Hi @Paul Thank you for your prompt and helpful response, It makes more sense now,
but still I am not able to understand the structure of output, I am aware I need to do some resizing for matrix multiplications etc, But before that I need NMS and for nms I need to know which value belongs to what.
e.g from 1x40x8400, I have 40 rows and 8400 candidate labels, but these labels are in what order, is it the same like bbox (which I doubt as the values do not look like that)
e.g:
print((output_data[0][0][0:4]))
print((output_data[0][0][4:6]))
print((output_data[0][5][0:4]))
print((output_data[0][5][4:6]))
print((output_data[0][10][0:4]))
print((output_data[0][10][4:6]))
will show the values something like
[ 3.5684 9.4033 16.021 20.085]
[ 24.542 31.756]
[ 2.1164e06 1.3497e06 1.1561e06 1.3197e06]
[ 1.2169e06 1.3582e06]
[ 0.55169 0.28594 0.067442 0.23666]
[ 0.19009 0.08357]
so for index 4,5,6,7 the values are less than one and the rest all the values on all indexes are less than 637 which makes sens that these may be the coordinate of the input image which is 640x640. But in which order and where is the class label of these values? and what is confidence?
if I don’t have this information, I am not sure how to proceed from here.
Thank you for your patience and time.
And this is what I’m seeing for the function definition linked by Paul:
def process_mask_native(protos, masks_in, bboxes, shape):
"""
It takes the output of the mask head, and crops it after upsampling to the bounding boxes.
Args:
protos (torch.Tensor): [mask_dim, mask_h, mask_w]
masks_in (torch.Tensor): [n, mask_dim], n is number of masks after nms
bboxes (torch.Tensor): [n, 4], n is number of masks after nms
shape (tuple): the size of the input image (h,w)
Returns:
masks (torch.Tensor): The returned masks with dimensions [h, w, n]
"""
And this may help for NMS: How to code NonMaximum Suppression (NMS) in plain NumPy
It does sound like that, i agree. But if I look at the values they don’t add up.

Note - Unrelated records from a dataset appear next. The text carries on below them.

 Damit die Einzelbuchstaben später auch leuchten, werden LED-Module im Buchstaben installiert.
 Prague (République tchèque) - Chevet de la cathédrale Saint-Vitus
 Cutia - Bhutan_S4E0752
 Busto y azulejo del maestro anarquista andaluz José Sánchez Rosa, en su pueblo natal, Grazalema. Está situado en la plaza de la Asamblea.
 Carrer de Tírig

I am sorry but I couldn’t get any documentation or help to reorganize tflite output.
num_masks = 32
num_classes = 4
num_predictions = 8400
output2 = np.reshape(output2, (num_predictions, 4 + num_classes + num_masks)) # reshape to [num_predictions, 4 + num_classes + num_masks]
boxes = output2[:, :4]
scores = output2[:, 4:5]
classes = output2[:, 5:5+num_classes]
masks = output2[:, 5+num_classes:]
print("BOX: ",boxes[:1])
print("SCORE: ",scores[:1])
print("CLASS: ",classes[:1])
This should be good right if I am properly ordering,
I should have boxes with their scores and class labels?
But the values in labels and scores are just not making sense. Do I need to apply any other formatting which I am missing ?

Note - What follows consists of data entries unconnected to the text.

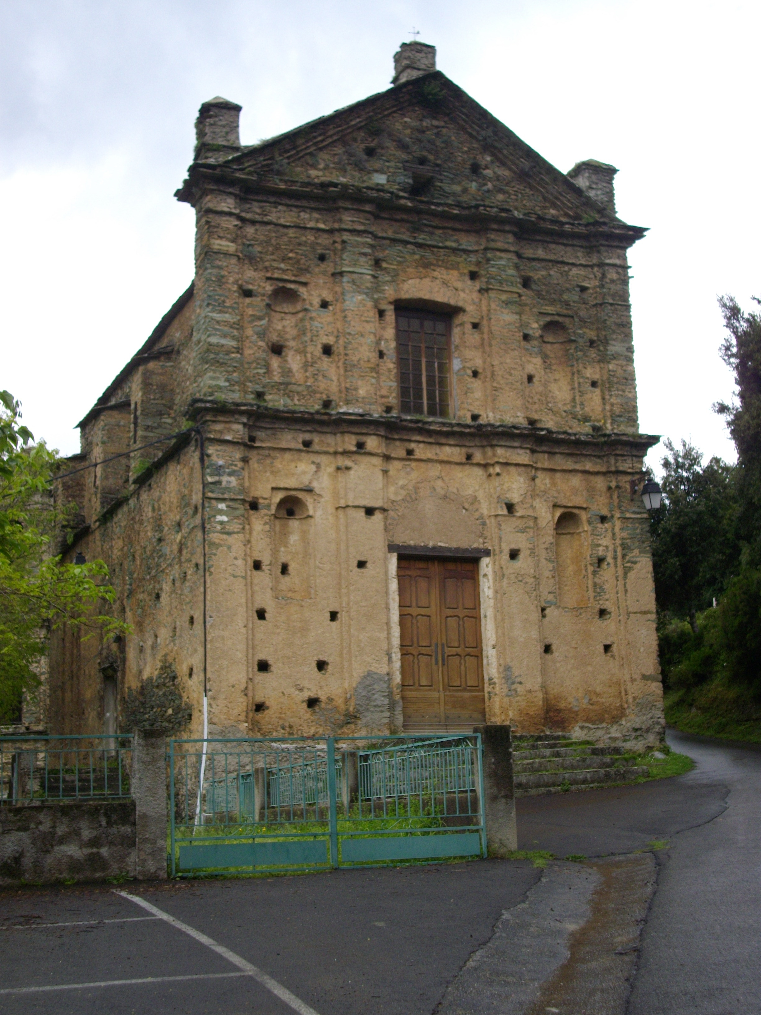 Scata, Castagniccia (Haute-Corse) - L'église paroissiale Sainte-Cécile a été mentionnée en 1646 dans le rapport de visite pastorale de Mgr Marliani, évêque de Mariana et Accia.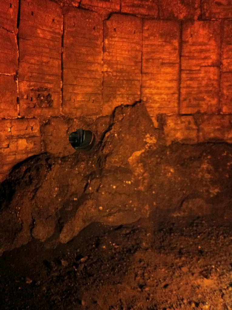 Dolní oblast Vítkovice, pohled do vysoké pece číslo 1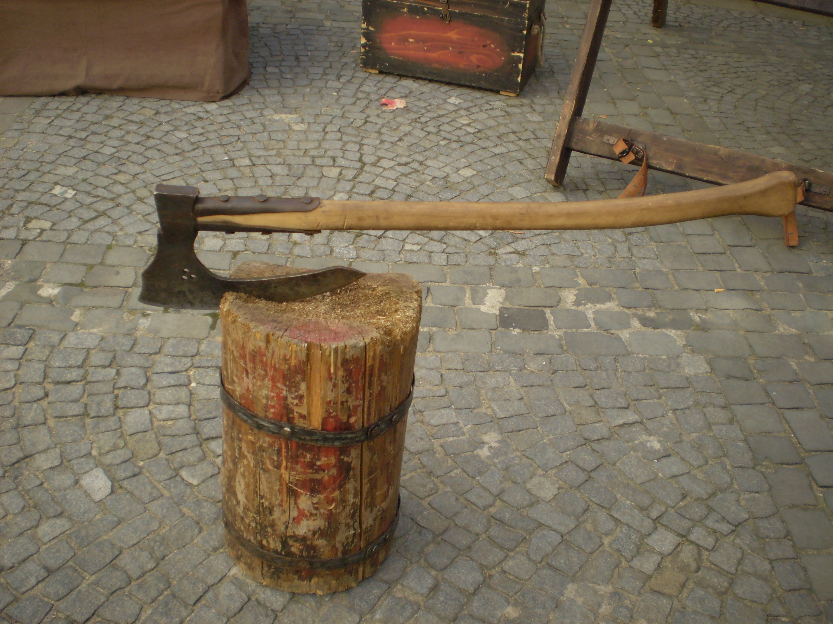 Katova sekera na zámku Mikulov.

BOX: [[ 3.5684 9.4033 16.021 20.085]]
SCORE: [[ 24.542]]
CLASS: [[ 31.756 33.959 37.623 39.702]]
Score of 24.542 ? and class labels of above 30? If the class labels are somehow in 01 range, i would apply argmax, but here they just seem like coordinates of bbox, all of the numbers in some order.

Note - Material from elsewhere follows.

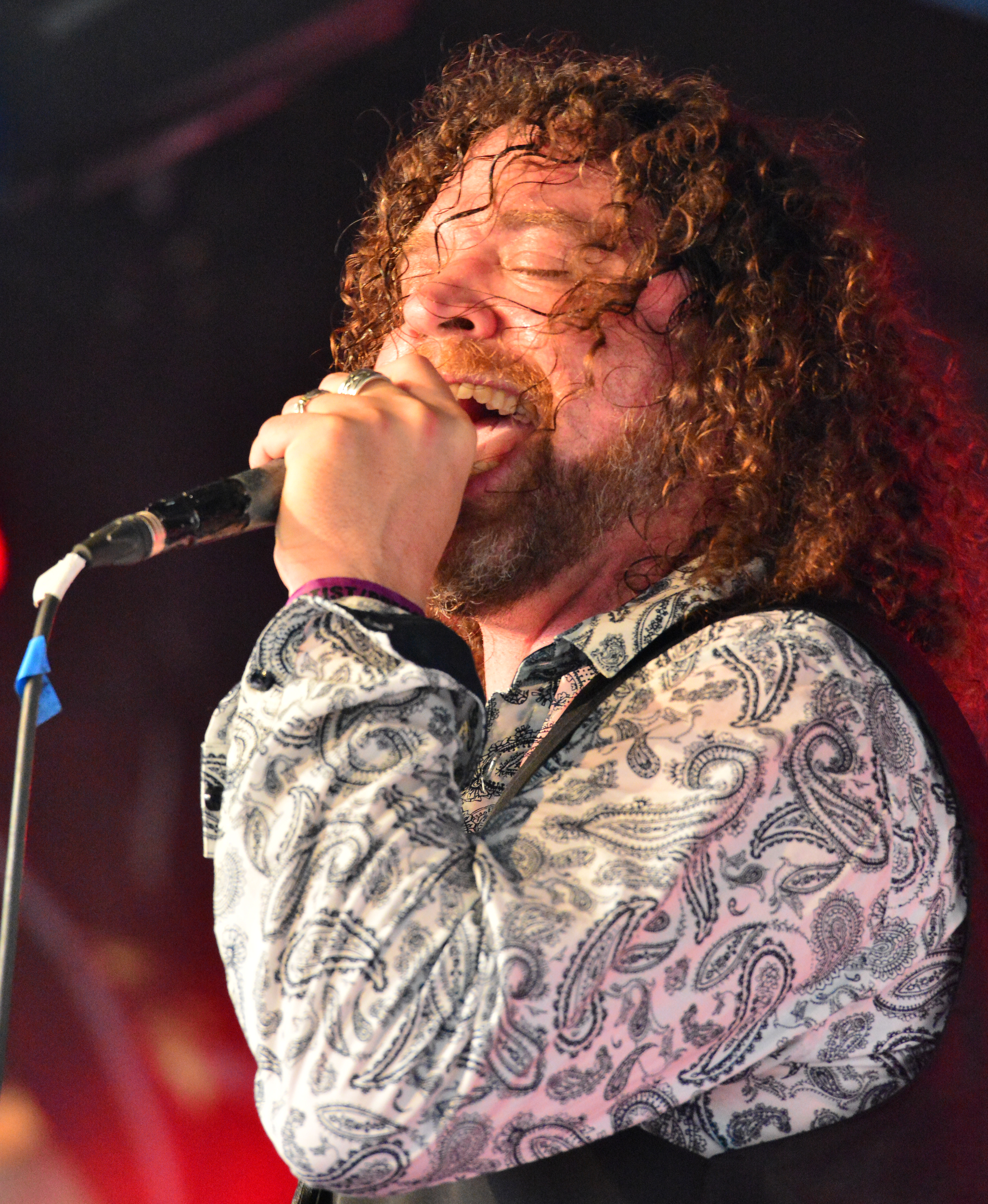 Jacopo Meille von Tygers of Pan Tang beim Headbangers Open Air 2014

It seems like you may have a flipped dimension. If the output you are seeing is out.shape=[1,40,8400]
, then the first candidate detection would be out[0,:,0]
which would have shape out[0,:,0].shape = [1,40,1]
. The 40 elements are [xc, yc, w, h, c1, c2, c3, c4, m1, m2, ..., m32]
. So, you could reuse the NMS that was working for you previously by passing out[:,:8,:]
. If you do this, you need to keep track of which indices made it through NMS so you can match up the 32 element mask vectors. Alternatively, you can update your NMS function to handle the larger input vectors and essentially ignore the extra 32 elements (but keep them around so that you can compute the masks for each prediction after NMS).